Мрозовский решил, что сегодня же днём отправится к Арештовичу старшему и предложит обменять свободу сына и его, Мрозовского, молчание на некоторую сумму денег.
Рано утром, когда туман ещё стелился по брусчатке молочной пеленой, высокий мужчина прошёл, хромая и опираясь на палку, от самого крыльца Управы и неловко залез в бричку. Палка упала, глухо стукнув. Хлопчик соскочил с козел, подал палку человеку в бричке и залез обратно. Лошадь храпнула, замотала головой и медленно пошла в сторону Глинских ворот.
Стук копыт тонул в тумане, когда на крыльцо Управы вышел сам Мрозовский.

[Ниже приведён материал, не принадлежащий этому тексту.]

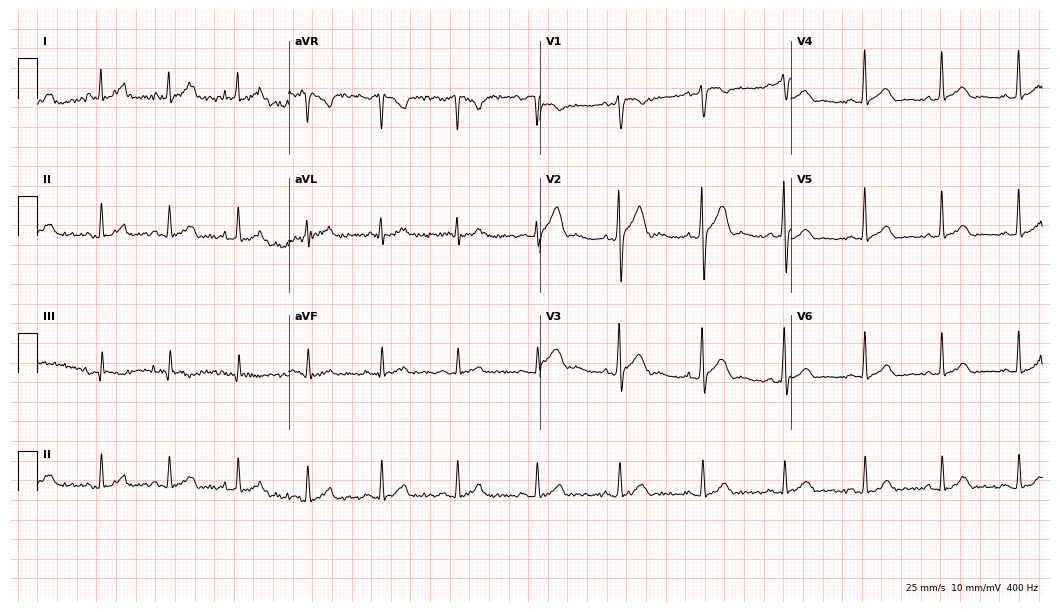
ECG (10.2-second recording at 400 Hz) — a 28-year-old male. Screened for six findings — first-degree AV block, right bundle branch block, left bundle branch block, sinus bradycardia, atrial fibrillation, sinus tachycardia — none is recorded.
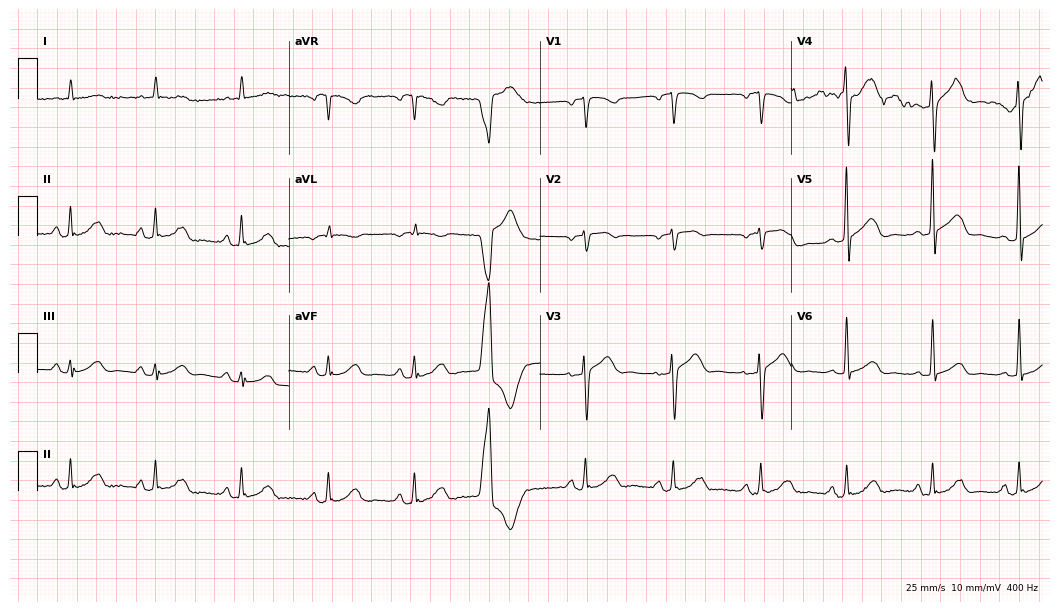
ECG (10.2-second recording at 400 Hz) — a female patient, 80 years old. Screened for six findings — first-degree AV block, right bundle branch block, left bundle branch block, sinus bradycardia, atrial fibrillation, sinus tachycardia — none is recorded. Other findings, if any, are not listed.
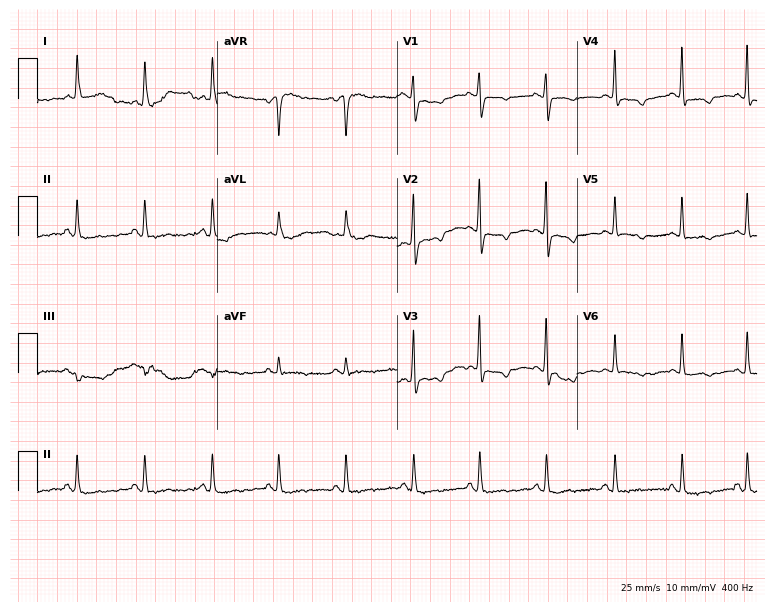
Electrocardiogram (7.3-second recording at 400 Hz), a 70-year-old woman. Of the six screened findings (first-degree AV block, right bundle branch block, left bundle branch block, sinus bradycardia, atrial fibrillation, sinus tachycardia), none is recorded.
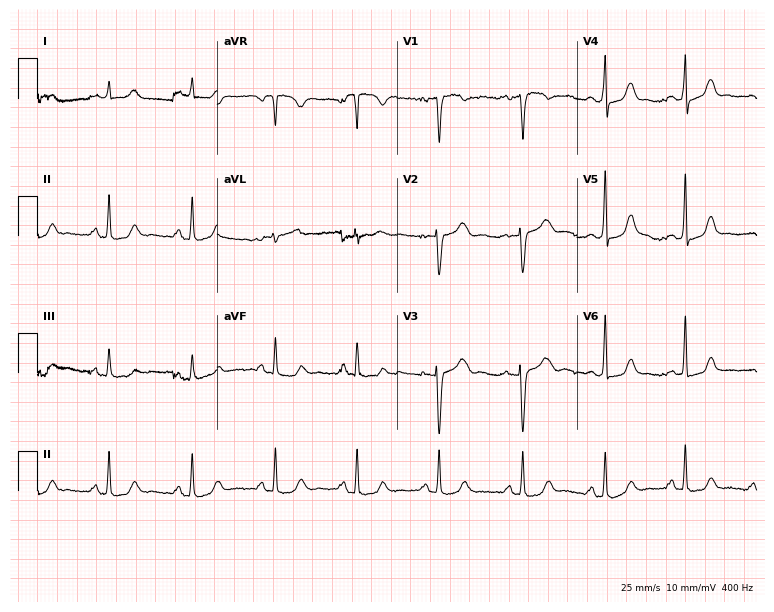
12-lead ECG from a 48-year-old female. Labelled as a normal ECG.
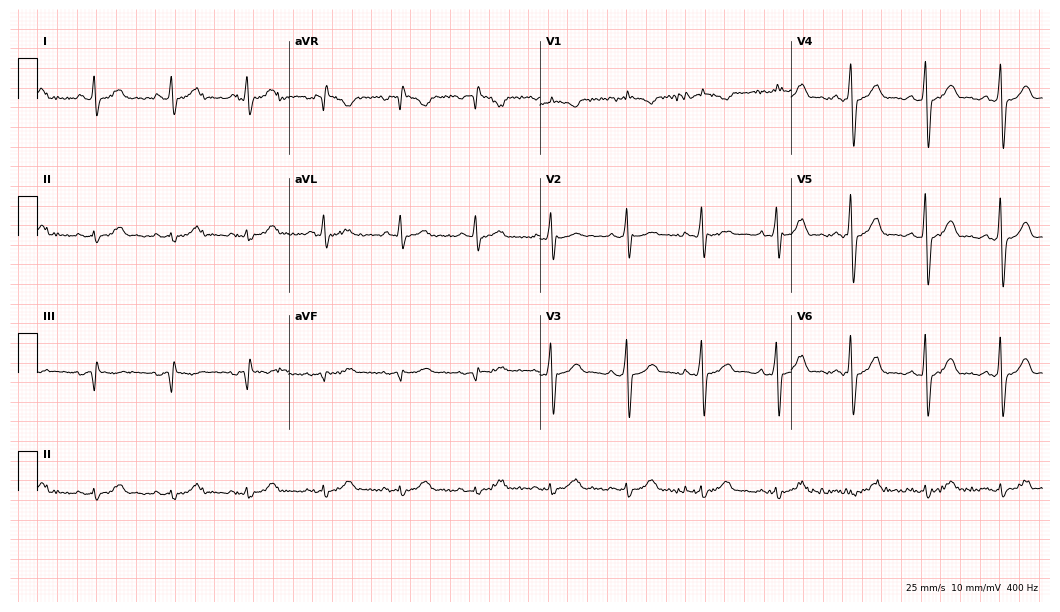
12-lead ECG from a male patient, 57 years old (10.2-second recording at 400 Hz). No first-degree AV block, right bundle branch block (RBBB), left bundle branch block (LBBB), sinus bradycardia, atrial fibrillation (AF) or sinus tachycardia recorded for this tracing. Only these six findings were labelled.
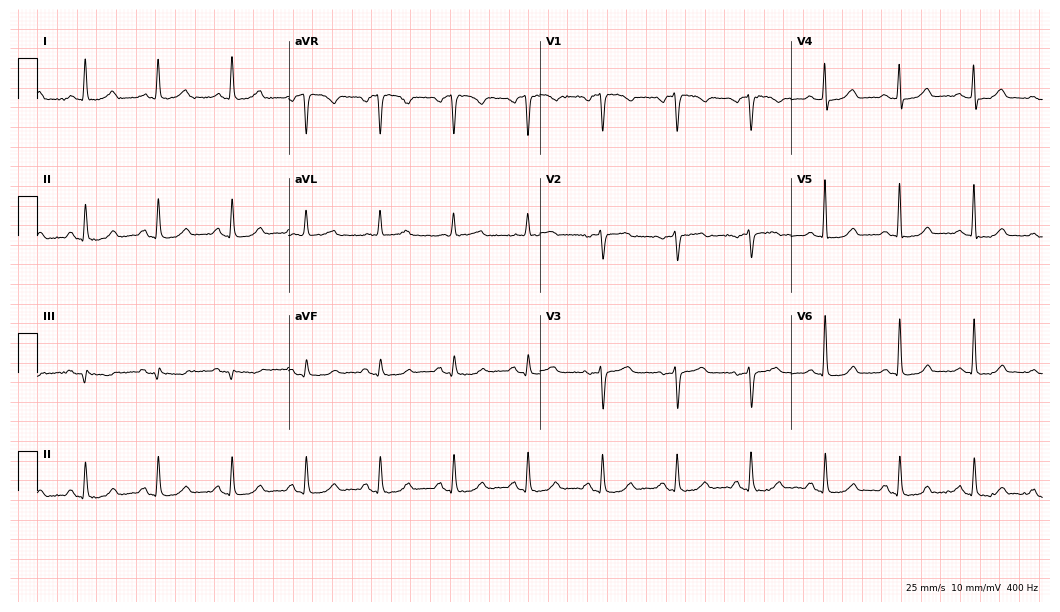
Standard 12-lead ECG recorded from a 66-year-old female. Read as a normal ECG.
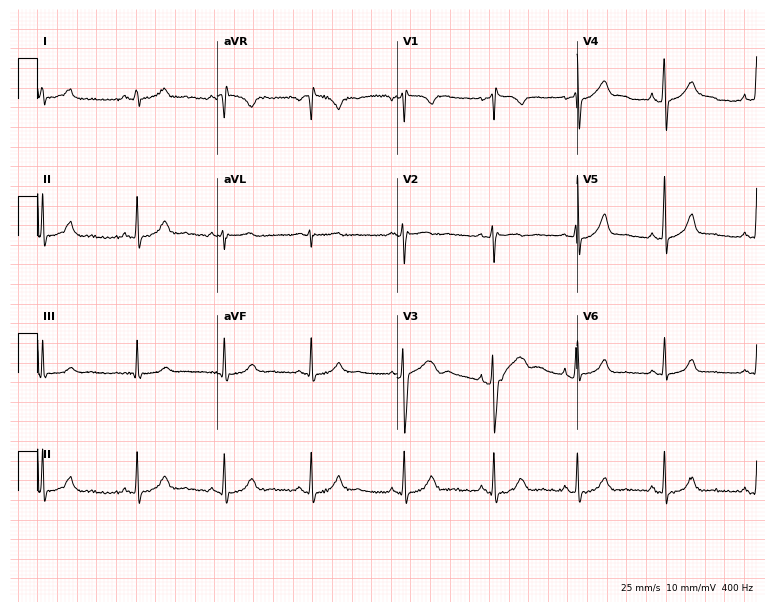
Resting 12-lead electrocardiogram. Patient: a 32-year-old female. None of these six findings is recorded: first-degree AV block, right bundle branch block, left bundle branch block, sinus bradycardia, atrial fibrillation, sinus tachycardia.

Сонный и помятый, он поёжился, глядя на восток, и направился домой: для визита к Арештовичам требовалось выглядеть соответственно.
Арештовичи проживали в тихом районе. Собственно весь Жолкев шумом не отличался, но эта улочка в особенности. Двухэтажный особняк обошли стороной все неприятности, которые, так или иначе, проносились по городу. Семейство при любой власти, всех королях, жило в достатке и с Арештовичами считалось не зазорно породниться. Мужчины этого семейства частенько избирались в Магистратуру, вот и Альберт Арештович каждое утро отправлялся на службу в Ратушу, и был доволен жизнью. Он вообще был бы счастлив вполне, если бы не единственный наследник. Петра он отправил учиться медицинским наукам, но сын на полпути бросил обучение, и это стало яблоком раздора между отцом и сыном. В городе о Петре ничего не знали. Арештовичи поведение сына считали позором и скрывали.